Take public schools. As has been noted by others many times, the close association (not an invariable iron law, to be sure, but a general trend) of good public schools with neighborhoods whose housing costs are such that you have to be in, or close to, the 9.9 percent to live there means in effect that there is something close to a private system of education for the better-off. The schools in question are public in the sense that they are tuition-free and funded by taxes (often by property taxes in large part), but they are private in the sense that access largely depends on neighborhood and income.
The Supreme Court over the years has reinforced these trends, e.g. by prohibiting suburb/city busing in the absence of de jure (as opposed to de facto) segregation (Milliken v. Bradley, 1974) and by keeping the system of property taxes funding education in place and disapproving attempts at equalization of it.
The 'self-congratulation' of the privileged minority can be seen as epiphenomenal in relation to these more fundamental realities, and betrays perhaps some nervousness and a belief, warranted or not, that the system has a certain fragility.
A nice detail on the MSNBC interview with Sharpton and a white guy whose name I did not catch. (I get MSNCBC on YouTube down here in new Zealand.) They were a witty and well-informed bunch and were competing with one another to illustrate their analyses of the situation with apt quotes from famous R& B and Rap lyrics. They did a pretty good job too. But I bet if the conversation had taken a slightly different turn they could have done a similarly decent job with Shakespeare quotes.

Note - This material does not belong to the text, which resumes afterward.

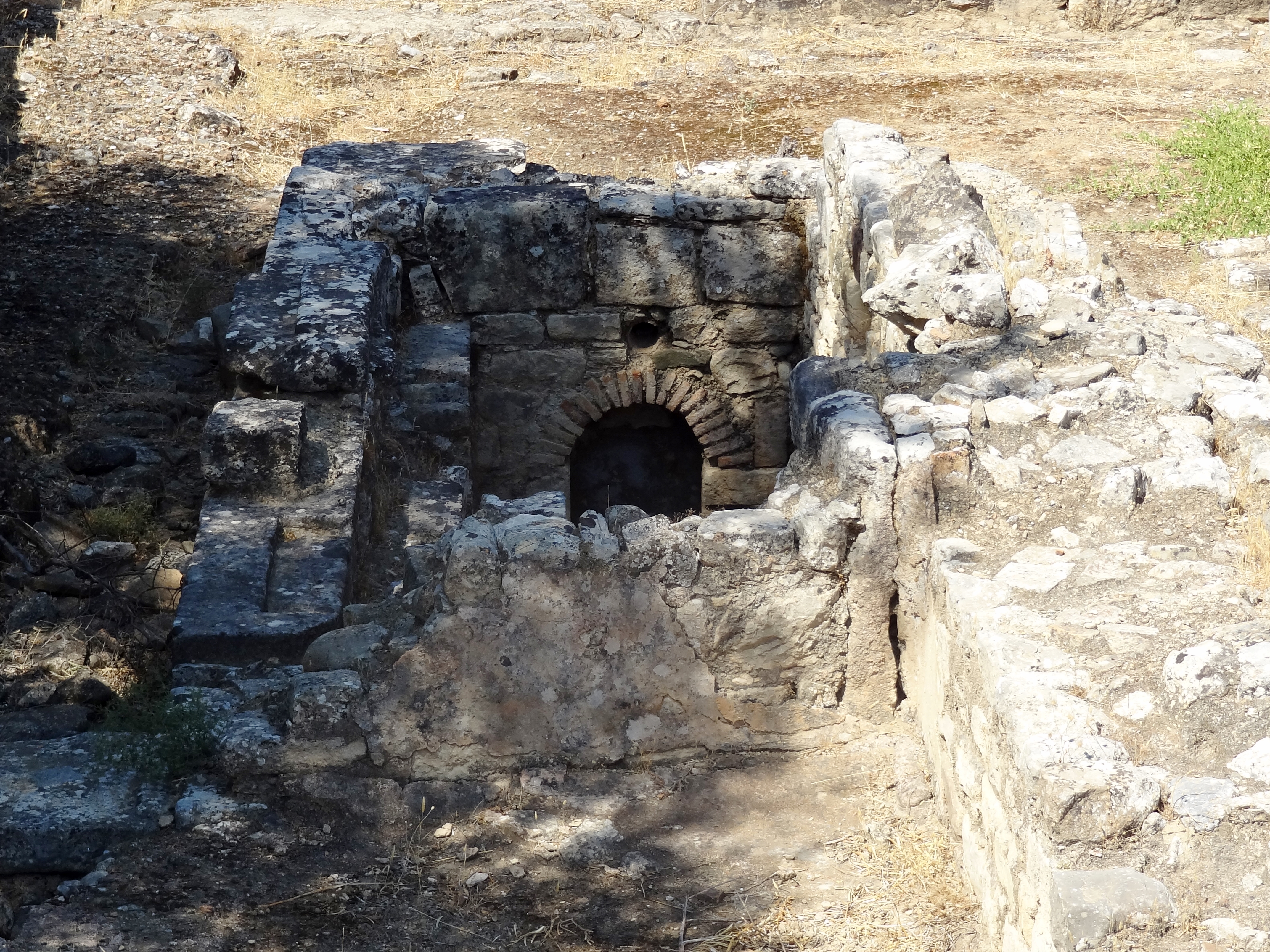 Reste der griechisch-römischen Stadt Gortyn (Γορτύν), Gemeinde Gortyna, Regionalbezirk Iraklio, Kreta, Griechenland

Professor, the couple earning $60,000 a year is not necessarily "better off" than anyone else, unless they actually enjoy the 4000 hours they have to put into earning that income- they just have a very slightly higher than median income. I know what you are trying to say and agree with it but you need to be clearer. They are putting in a lot of time and probably effort to end up with that income.
I probably would not have mentioned this if you had not referred to William F. Buckley as "exquisitely cultivated ". I had the misfortune to watch his show when I was younger and if there was anyone I would punch in the face it would have been him. Multiple times maybe even though once would have been enough. The disdain I regarded him with could only be matched by his disdain for the people that actually work.